The catfish bumped against my hip, reminding me of his presence. I was thinking too much. Had to focus.
With the sonic gun heavy in my hands, I swam on. My greenskin wasn't picking up on any currents caused by a potential intruder, but several of the rooms to either side of the corridor were locked with heavy portals that wouldn't allow any water exchange. Those rooms had to hold the more exciting contents of the Archives. In my induction, they'd given us new recruits a general overview over what was housed in the building but hadn't gone into any detail. We were just grunts to guard the Archives, not intellectuals to study the record chips and artifacts.

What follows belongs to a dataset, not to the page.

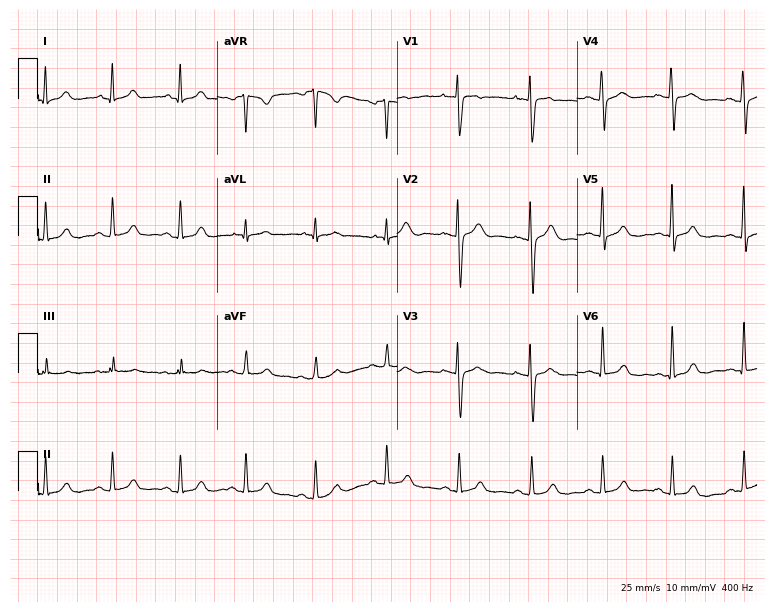
ECG (7.3-second recording at 400 Hz) — a woman, 34 years old. Labelled as a normal ECG.

In this wing, more than half of the glowshrooms sticking to walls and ceiling had died off. The gloomy light made it all look even more abandoned. I didn't have to be a scholar to realise the wasted potential.
Wait.
A sound.
I swirled around, pointing the gun to my right where I'd heard a single air bubble bump against a shelf. I didn't see anyone. Nothing out of the ordinary. Yet the bubble had sounded too big to have been created by the shrooms. Someone had been here.
Slowly, I swam towards the sound, along a row of empty shelves, until I reached a round portal set into a wall that had become entirely dark. Glowshroom skeletons still clung to the wall, but there was no life left in them.
An iris scanner next to the portal was active, a single blue beam of light waiting for me to get closer. It shouldn't open for me, I didn't have the proper authorisation, but curiosity got the better of me. I approached the portal until I was close enough to the scanner. With a shudder, the portal opened into an airlock. Curious. I hadn't realised rooms in this part of the Archives held air.
For a moment, I wondered whether I should check in with my boss. But no. He'd tell me not to proceed. Whatever was behind this door was secret. The scanner had to be malfunctioning for it to let me in.
"Don't follow me," I told the catfish. "You won't be able to breathe in there."
It stared at me as if considering my words, then started to playfully bump against some shelves.